What is expected: Your task is to copy the lines of the data below from the line holding "Radomsko. Otwarte Muzeum Żydowskie 34" through the line holding "שלט על התקפת", inclusive, exactly and with nothing added.
** Opening Available records block **
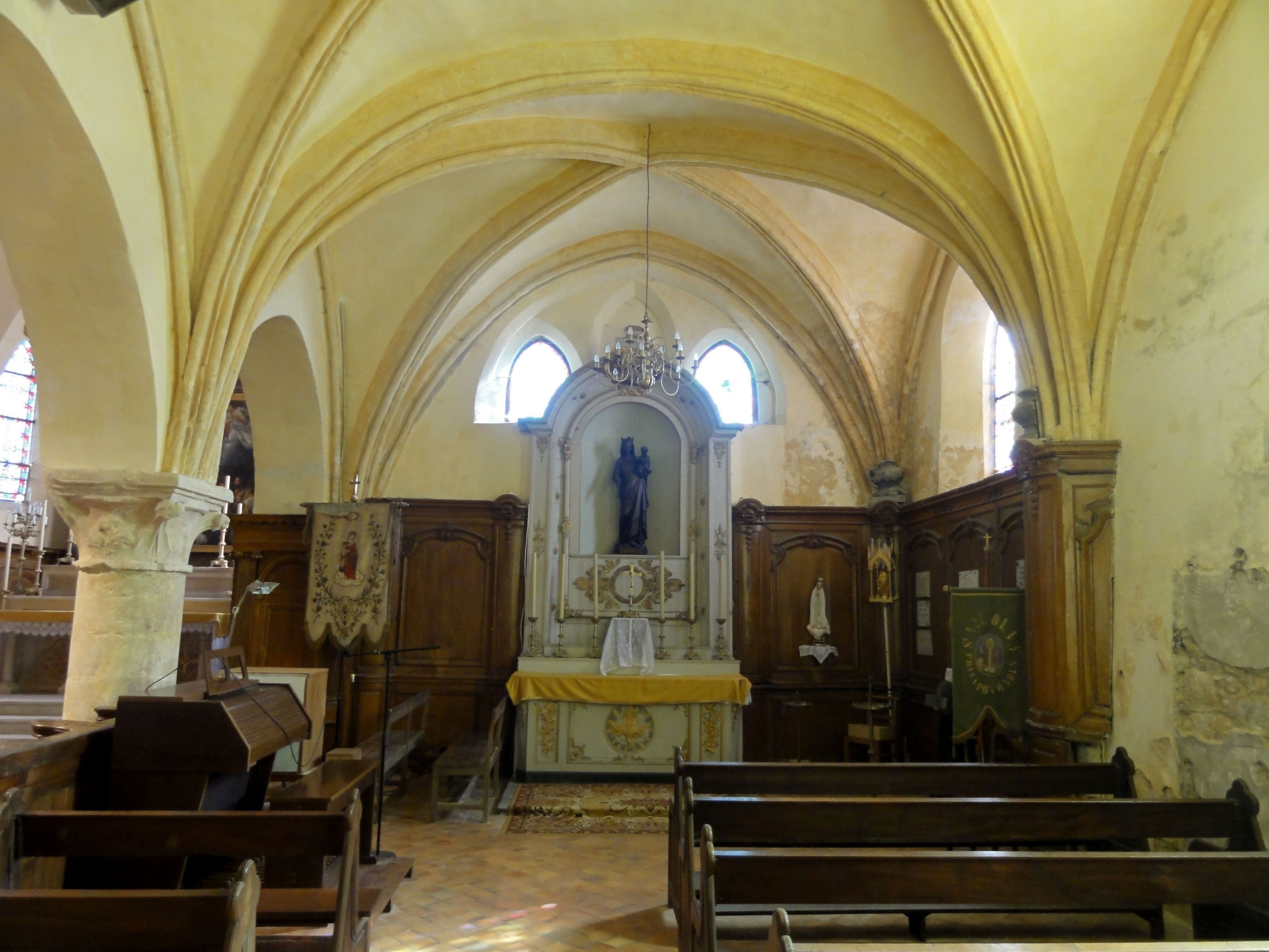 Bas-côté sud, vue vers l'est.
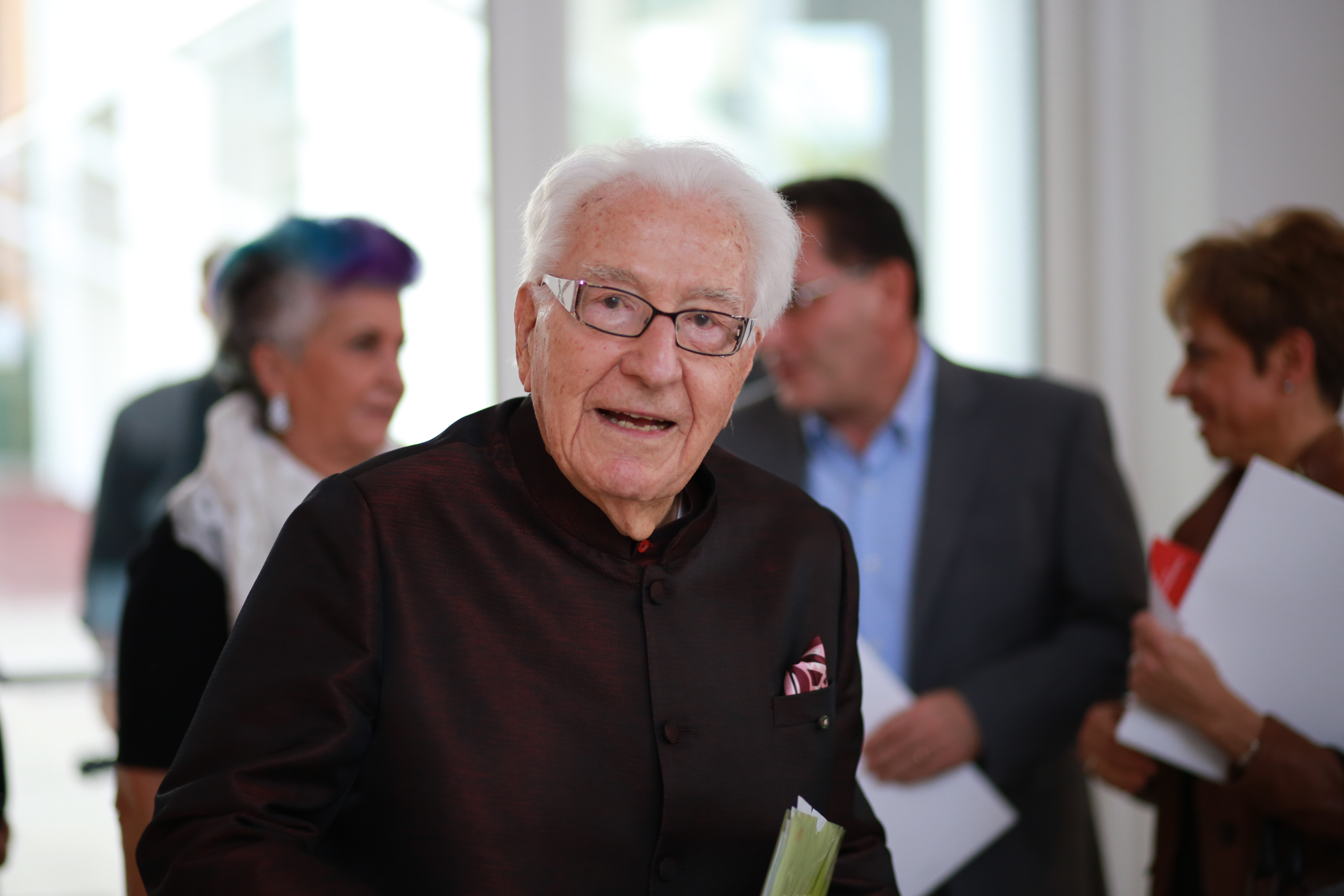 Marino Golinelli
** Closing Available records block **
** Opening Available records block **
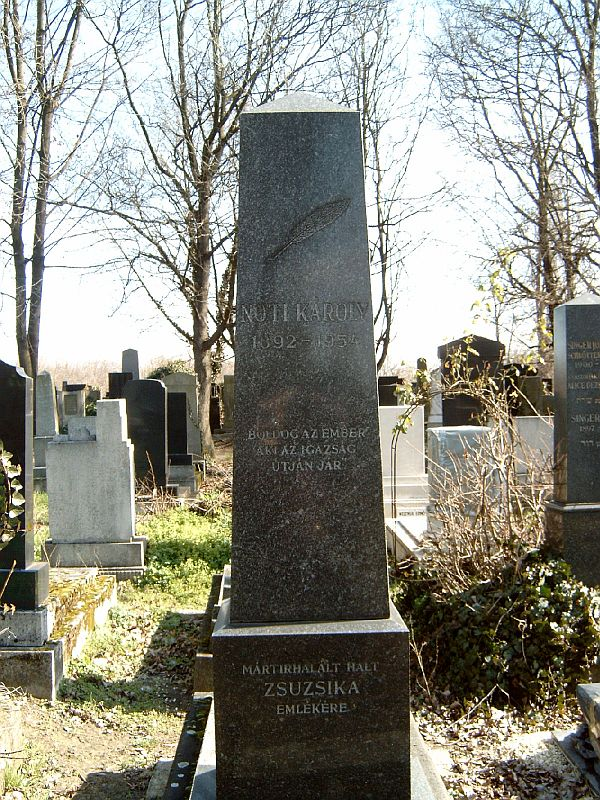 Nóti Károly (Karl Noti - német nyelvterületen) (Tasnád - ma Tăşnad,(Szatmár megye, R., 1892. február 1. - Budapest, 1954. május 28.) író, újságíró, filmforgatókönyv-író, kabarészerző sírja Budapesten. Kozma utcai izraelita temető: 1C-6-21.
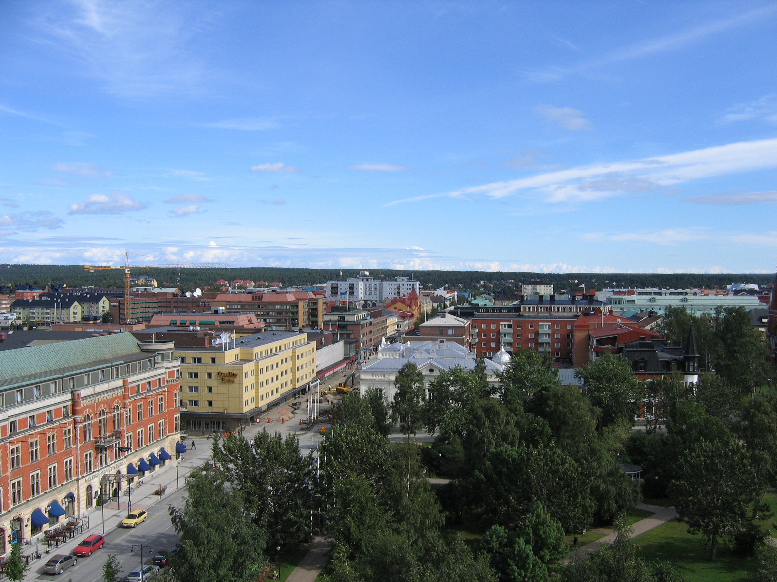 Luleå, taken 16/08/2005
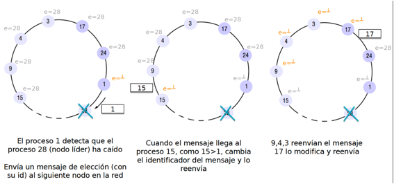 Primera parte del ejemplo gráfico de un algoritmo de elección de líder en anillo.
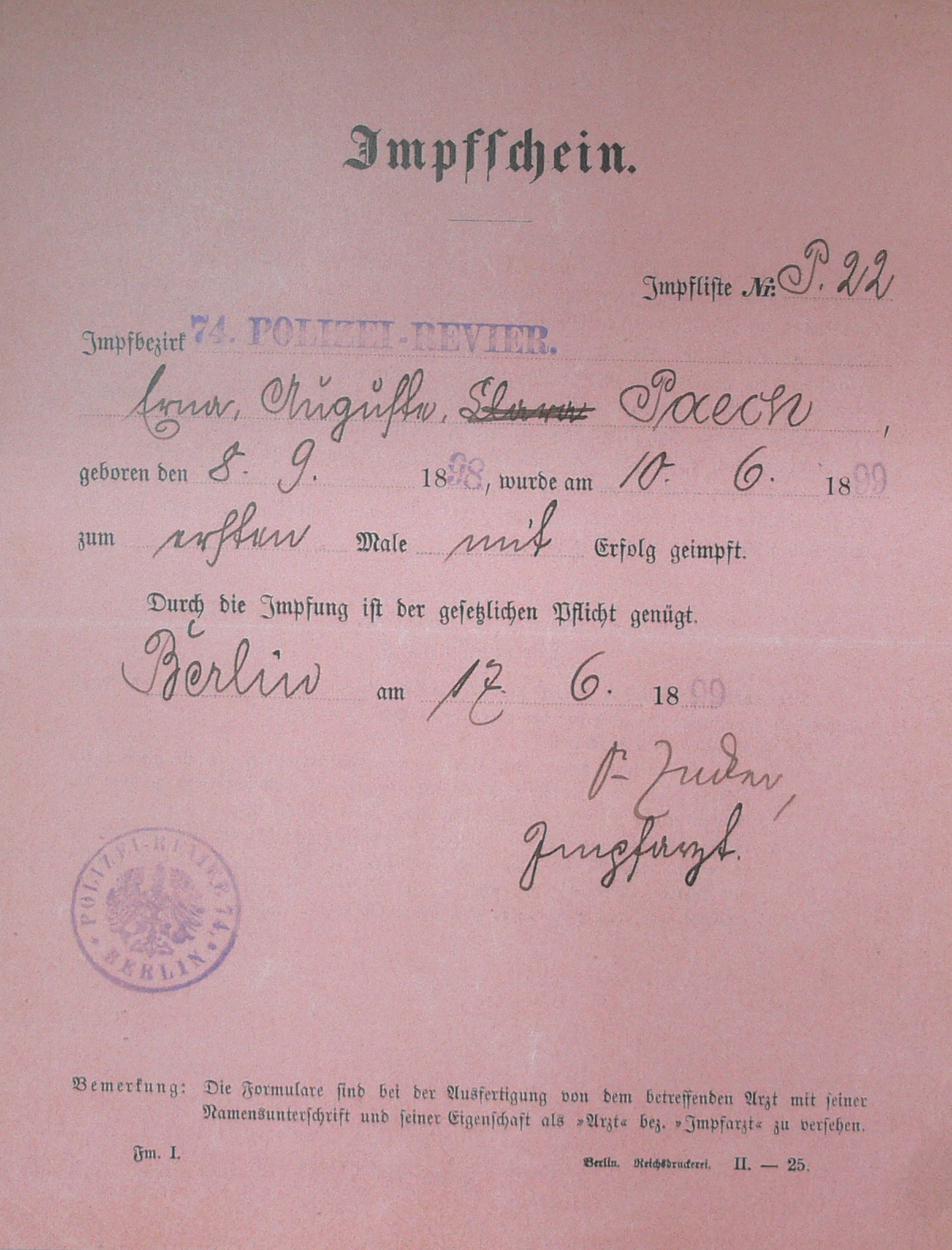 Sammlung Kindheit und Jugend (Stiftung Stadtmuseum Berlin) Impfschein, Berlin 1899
** Closing Available records block **
** Opening Available records block **
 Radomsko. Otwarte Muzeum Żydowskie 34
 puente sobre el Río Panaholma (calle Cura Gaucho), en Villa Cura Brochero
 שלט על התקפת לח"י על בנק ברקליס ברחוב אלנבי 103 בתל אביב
** Closing Available records block **
Result of the task:
 Radomsko. Otwarte Muzeum Żydowskie 34
 puente sobre el Río Panaholma (calle Cura Gaucho), en Villa Cura Brochero
 שלט על התקפת לח"י על בנק ברקליס ברחוב אלנבי 103 בתל אביב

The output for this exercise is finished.